Comte de Sats Germain
· 1w
"To become animal, to become imperceptible" - I like this. Idk anything about those people. Philosophers? The phrase makes sense. Nature is nondiscreet ; our perception is what causes nature to cohere...
Its taken me about a year and a half simmering (and likely actually understanding under 100 pages) on chapters and sections from Giles Deleuze and Felix Guatttari's "Capitalism and Schizophrenia" opus to begin internalizing what they're talking about.
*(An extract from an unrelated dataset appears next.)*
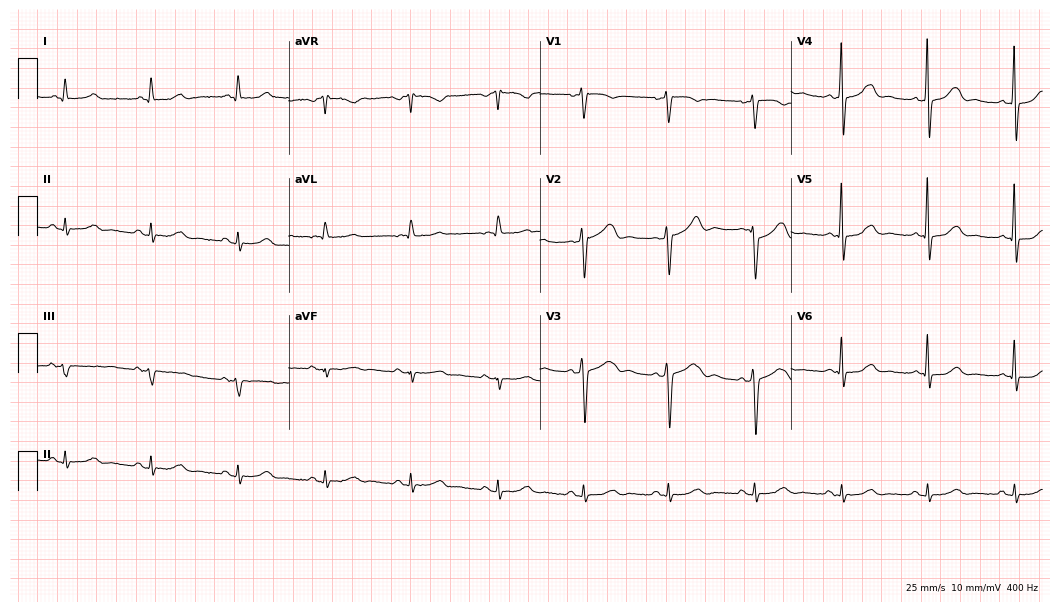
12-lead ECG from a female, 58 years old. Recorded interpretation: within normal limits.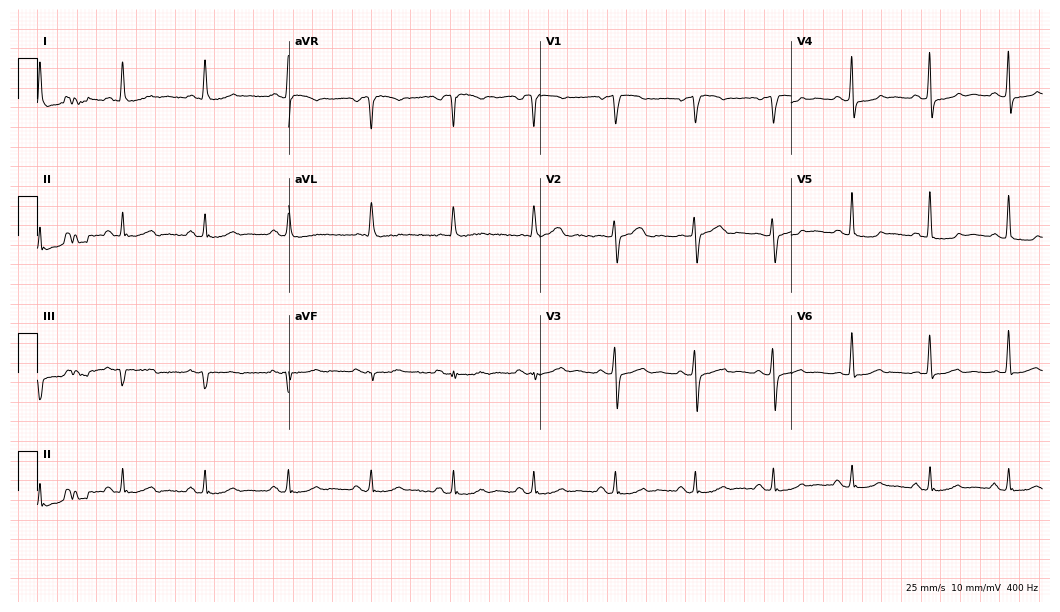
ECG — a 72-year-old female. Screened for six findings — first-degree AV block, right bundle branch block, left bundle branch block, sinus bradycardia, atrial fibrillation, sinus tachycardia — none is recorded.

"Becoming-Intense, Becoming-Animal, Becoming-Imperceptible" comes from A Thousand Plateaus, which I think I've digested more than Anti-Oedipus, but I find myself always coming back to Mark Seem's introduction to Anti-Oedipus as orientation:
"In order to carry out this ambitious undertaking, Anti-Oedipus makes use of many writers and thinkers, whose concepts flow together with all the other elements in the book in what might well be described as a carefully constructed and executed experiment in delirium"
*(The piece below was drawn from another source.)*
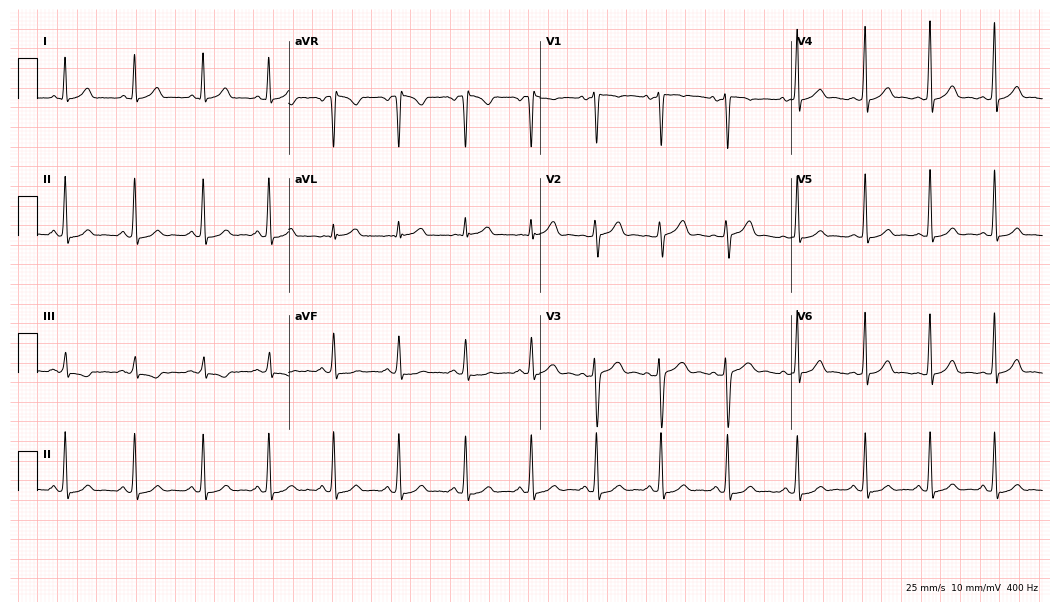
12-lead ECG from a 28-year-old woman (10.2-second recording at 400 Hz). Recorded interpretation: within normal limits.

"While Deleuze and Guattari use many authors and concepts, this is never done in an academic fashion aimed at persuading the reader. Rather, they use these names and ideas as effects that traverse their analyses, generating ever new effects, as points of reference indeed, but also as points of intensity and signs pointing a way out: points-signs that offer a multiplicity of solutions and a variety of directions for a new style of politics."
"Where Nietzsche grew progressively more isolated to the point of madness, Deleuze and Guattari call for actions and passions of a
collective nature, here and now. Madness is a radical break from power in the form of a disconnection."